First, the rate at which various nuclei are captured and the rate at which they decay are known from laboratory experiments. When these rates are incorporated into detailed computer models of the nuclear processes occurring in stars and supernovae, the resulting elemental abundances agree extremely well, point by point, with the observational data presented in Figure 21.12 and Table 21.1. The match is remarkably good for elements up through iron and is still fairly close for heavier nuclei. Although the reasoning is indirect, the agreement between theory and observation is so striking that most astronomers regard it as very strong evidence in support of the entire theory of stellar evolution and nucleosynthesis.

Second, the presence of one particular nucleus—technetium-99—provides direct evidence that heavy-element formation really does occur in the cores of stars. Laboratory measurements show that the technetium nucleus has a radioactive half-life of about 200,000 years. This is a very short time astronomically speaking. No one has ever found even traces of naturally occurring technetium on Earth because it all decayed long ago. The observed presence of technetium in the spectra of many red-giant stars implies that it must have been synthesized through neutron capture—the only known way that technetium can form—within the past few hundred thousand years. Otherwise, we would not observe it. Many astronomers consider the spectroscopic evidence for technetium as proof that the s-process really does operate in evolved stars.

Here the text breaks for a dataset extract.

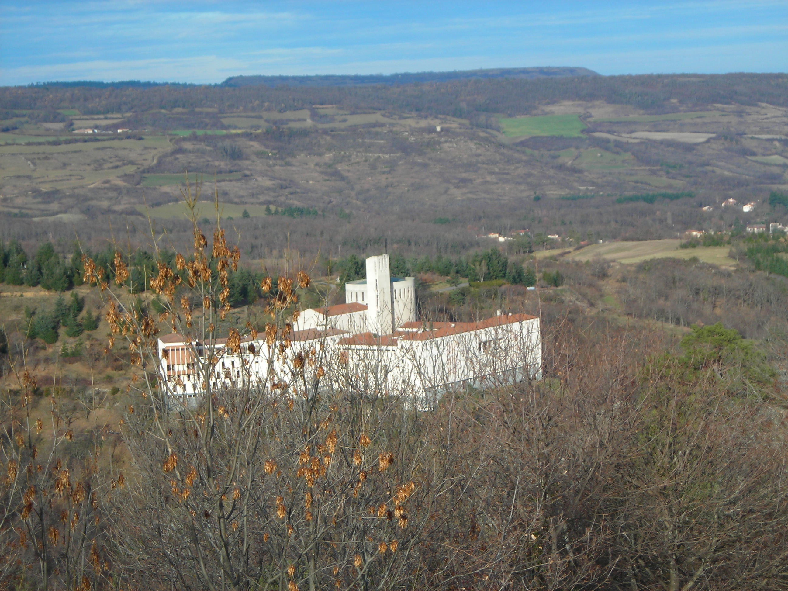 Vue de l'abbaye de Randol à partir de l'oppidum gaulois

Third, the study of typical light curves from Type I supernovae indicates that radioactive nuclei form as a result of the explosion. Figure 21.17(a) (see also Figure 21.7) displays the dramatic rise in luminosity at the moment of explosion and the characteristic slower decrease in brightness. Depending on the initial mass of the exploded star, the luminosity takes from several months to many years to decrease to its original value, but the shape of the decay curve is nearly the same for all exploded stars. These curves have two distinct features. After the initial peak, the luminosity first declines rapidly, then decreases at a slower rate. This change in the luminosity decay invariably occurs about 2 months after the explosion, regardless of the intensity of the outburst.

Figure 21.17 (a) The light curve of a Type I supernova, showing not only the dramatic increase and slow decrease in luminosity but also the characteristic change in the rate of decay about 2 months after the explosion (after the time indicated by the arrow). This particular supernova occurred in the faraway galaxy IC4182 in 1938. The crosses are the actual observations of the supernova's light. (b) Theoretical calculations of the light emitted by the radioactive decay of nickel-56 and cobalt-56 produce a light curve very similar to those actually observed in real supernova explosions, lending strong support to the theory of stellar nucleosynthesis.

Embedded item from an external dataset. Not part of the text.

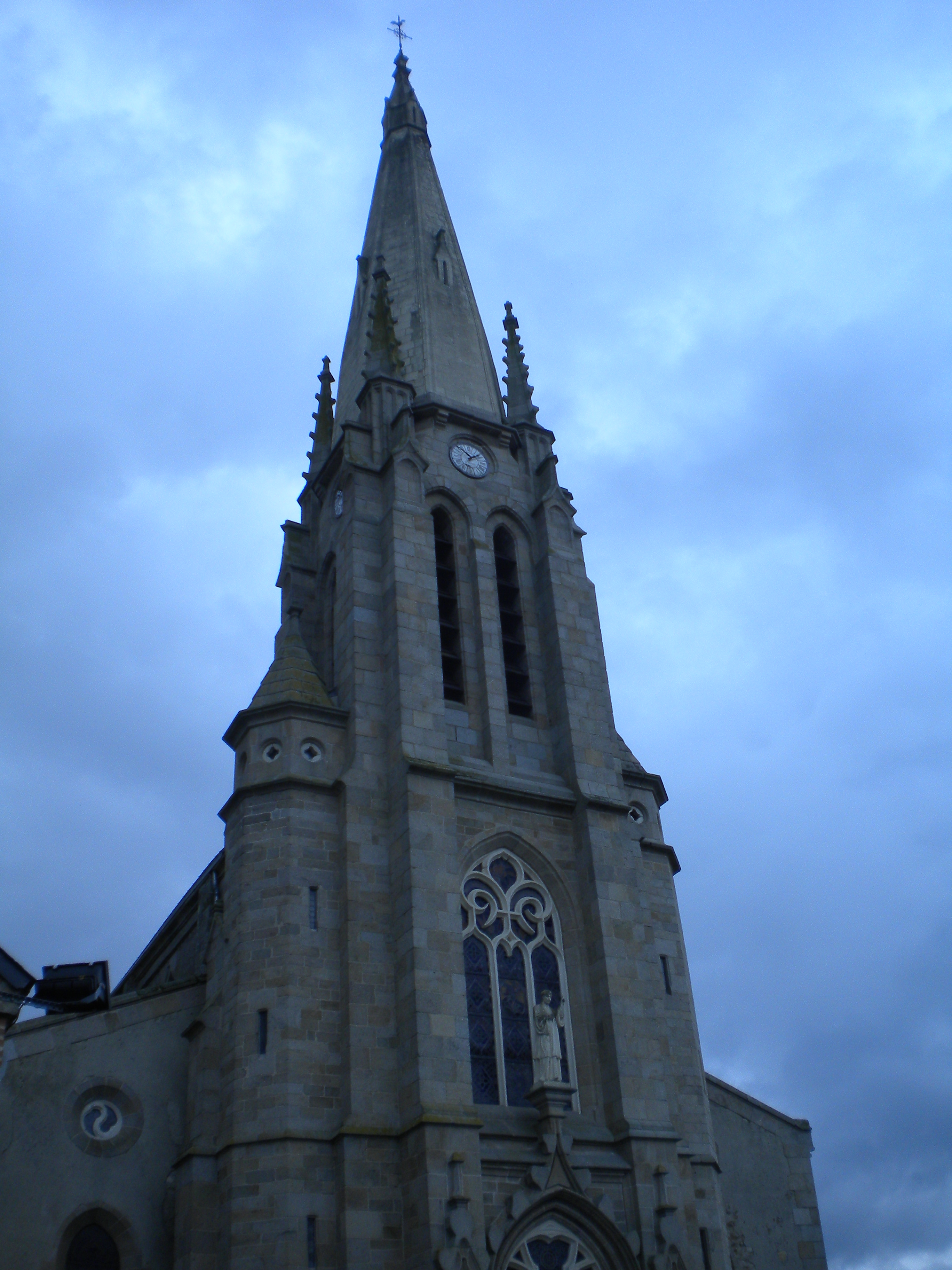 Église Notre-Dame-de-l'Assomption de La Boissière-de-Montaigu.

We can explain the two-stage decline of the luminosity curve in Figure 21.17(a) in terms of the radioactive decay of unstable nuclei, notably nickel-56 and cobalt-56, produced in abundance during the early moments of the supernova explosion. From theoretical models of the explosion we can calculate the amounts of these elements expected to form, and we know their half-lives from laboratory experiments. Because each radioactive decay produces a known amount of visible light, we can then determine how the light emitted by these unstable elements should vary in time. The result is in very good agreement with the observed light curve in Figure 21.17(b)—the luminosity of a Type I supernova is entirely consistent with the decay of about 0.6 solar masses of nickel-56. More direct evidence for the presence of these unstable nuclei was first obtained in the 1970s, when a gamma-ray spectral feature of decaying cobalt-56 was identified in a supernova observed in a distant galaxy.